##### Data for processing

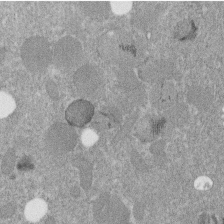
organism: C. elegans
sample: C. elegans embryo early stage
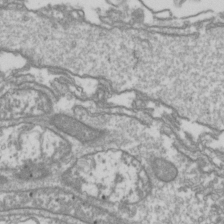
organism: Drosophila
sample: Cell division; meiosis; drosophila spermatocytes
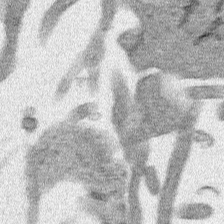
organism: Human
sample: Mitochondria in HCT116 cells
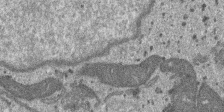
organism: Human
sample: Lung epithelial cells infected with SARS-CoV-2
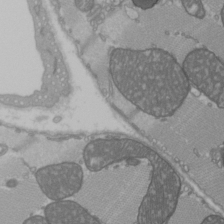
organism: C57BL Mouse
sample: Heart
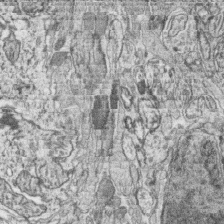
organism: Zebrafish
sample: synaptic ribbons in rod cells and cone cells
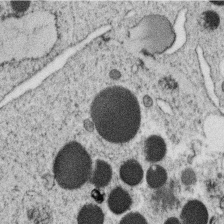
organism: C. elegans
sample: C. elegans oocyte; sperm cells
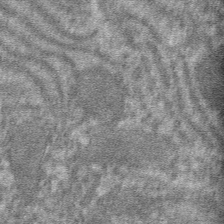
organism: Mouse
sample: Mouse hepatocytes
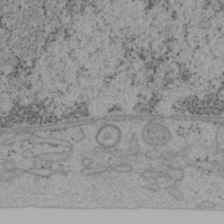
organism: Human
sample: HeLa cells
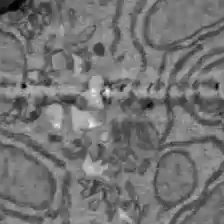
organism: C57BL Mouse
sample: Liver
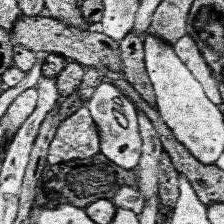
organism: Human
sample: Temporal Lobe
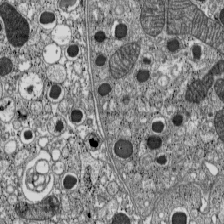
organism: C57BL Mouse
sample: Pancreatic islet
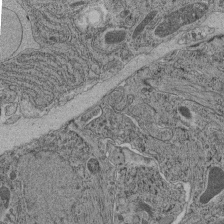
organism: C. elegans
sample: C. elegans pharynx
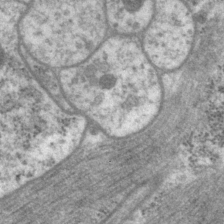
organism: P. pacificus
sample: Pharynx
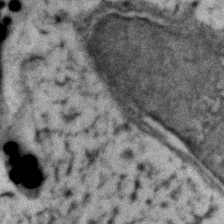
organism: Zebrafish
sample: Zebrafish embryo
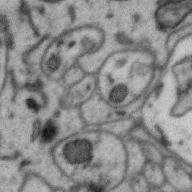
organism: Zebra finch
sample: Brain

##########
##### Data for processing

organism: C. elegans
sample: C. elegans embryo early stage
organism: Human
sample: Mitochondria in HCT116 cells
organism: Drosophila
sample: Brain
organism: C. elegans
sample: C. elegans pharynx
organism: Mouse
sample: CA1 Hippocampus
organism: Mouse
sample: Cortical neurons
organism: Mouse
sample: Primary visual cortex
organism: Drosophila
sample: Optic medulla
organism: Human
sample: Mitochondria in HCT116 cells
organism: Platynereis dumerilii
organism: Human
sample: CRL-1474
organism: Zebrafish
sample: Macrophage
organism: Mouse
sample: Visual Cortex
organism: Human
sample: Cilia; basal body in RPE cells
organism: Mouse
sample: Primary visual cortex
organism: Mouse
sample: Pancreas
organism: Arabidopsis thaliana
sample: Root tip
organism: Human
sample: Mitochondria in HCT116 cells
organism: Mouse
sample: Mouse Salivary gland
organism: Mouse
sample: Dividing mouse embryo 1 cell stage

##########

[Exercise details] Using the data above, print exactly the lines from the line that contains "sample: Optic medulla" through the line that contains "sample: Dividing mouse embryo 1 cell stage", with both included.

[Response to this task]
sample: Optic medulla
organism: Human
sample: Mitochondria in HCT116 cells
organism: Platynereis dumerilii
organism: Human
sample: CRL-1474
organism: Zebrafish
sample: Macrophage
organism: Mouse
sample: Visual Cortex
organism: Human
sample: Cilia; basal body in RPE cells
organism: Mouse
sample: Primary visual cortex
organism: Mouse
sample: Pancreas
organism: Arabidopsis thaliana
sample: Root tip
organism: Human
sample: Mitochondria in HCT116 cells
organism: Mouse
sample: Mouse Salivary gland
organism: Mouse
sample: Dividing mouse embryo 1 cell stage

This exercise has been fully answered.